9. The intelligent control method for the molding process of carbon fiber composite materials according to claim 1, characterized in that, In the updated digital model, the control command is used as input to perform another simulation to obtain a second simulation result, and the control command is verified based on the second simulation result. The steps of sending verified control commands to the autoclave for execution include: Before the control command is sent to the autoclave for execution, a new prediction of the internal state evolution of the component is performed in the digital model with the control command as input, to obtain a second simulation result; Determine whether the second simulation result meets the preset verification conditions, the verification conditions including: the potential process risk is eliminated and no new process deviation is introduced; If so, the control command is confirmed as verified and sent to the controller of the autoclave for execution; If not, based on the potential process risks reflected in the second simulation results, the parameters of the control command are iteratively adjusted using a preset optimization algorithm, the control command is redefined, and a new round of verification is performed.
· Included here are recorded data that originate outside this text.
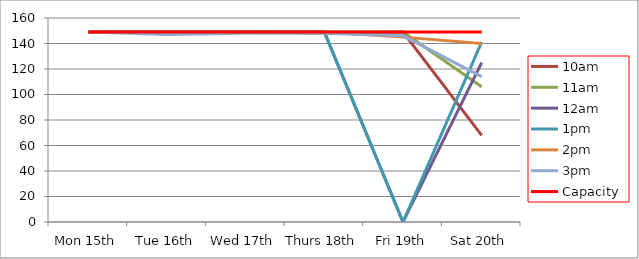
| Category | 9am | 10am | 11am | 12am | 1pm | 2pm | 3pm | 4pm | 5pm | Capacity |
|---|---|---|---|---|---|---|---|---|---|---|
| Mon 15th |  | 149 | 149 | 149 | 149 | 149 | 149 |  |  | 149 |
| Tue 16th |  | 149 | 149 | 149 | 149 | 149 | 147 |  |  | 149 |
| Wed 17th |  | 149 | 149 | 149 | 149 | 149 | 148 |  |  | 149 |
| Thurs 18th |  | 148 | 149 | 149 | 149 | 149 | 148 |  |  | 149 |
| Fri 19th |  | 149 | 149 | 0 | 0 | 145 | 146 |  |  | 149 |
| Sat 20th |  | 68 | 106 | 125 | 141 | 140 | 114 |  |  | 149 |

10. An intelligent control system for the molding process of carbon fiber composite materials, applied to the curing and molding of parts with complex geometries in an autoclave, characterized in that, include: The model building module is used to acquire and construct a digital model of the component for process simulation based on the component's geometric structure information and material property information; The model update module is used to acquire and infer the internal state information of the component based on the internal environmental parameters of the autoclave and the surface state parameters of the component. The internal state information includes the internal temperature distribution, resin state and degree of curing, and the internal state information is updated to the digital model. The risk identification module is used to predict the internal state evolution of the component within a preset time period in the future based on the updated digital model, obtain a first simulation result, and identify potential process risks of the component based on the first simulation result. The instruction determination module is used to determine control instructions for adjusting the process parameters of the curing molding based on the potential process risks. The instruction sending module is used to simulate again in the updated digital model with the control instruction as input to obtain a second simulation result, and to verify the control instruction based on the second simulation result; The verified control command is then sent to the autoclave for execution.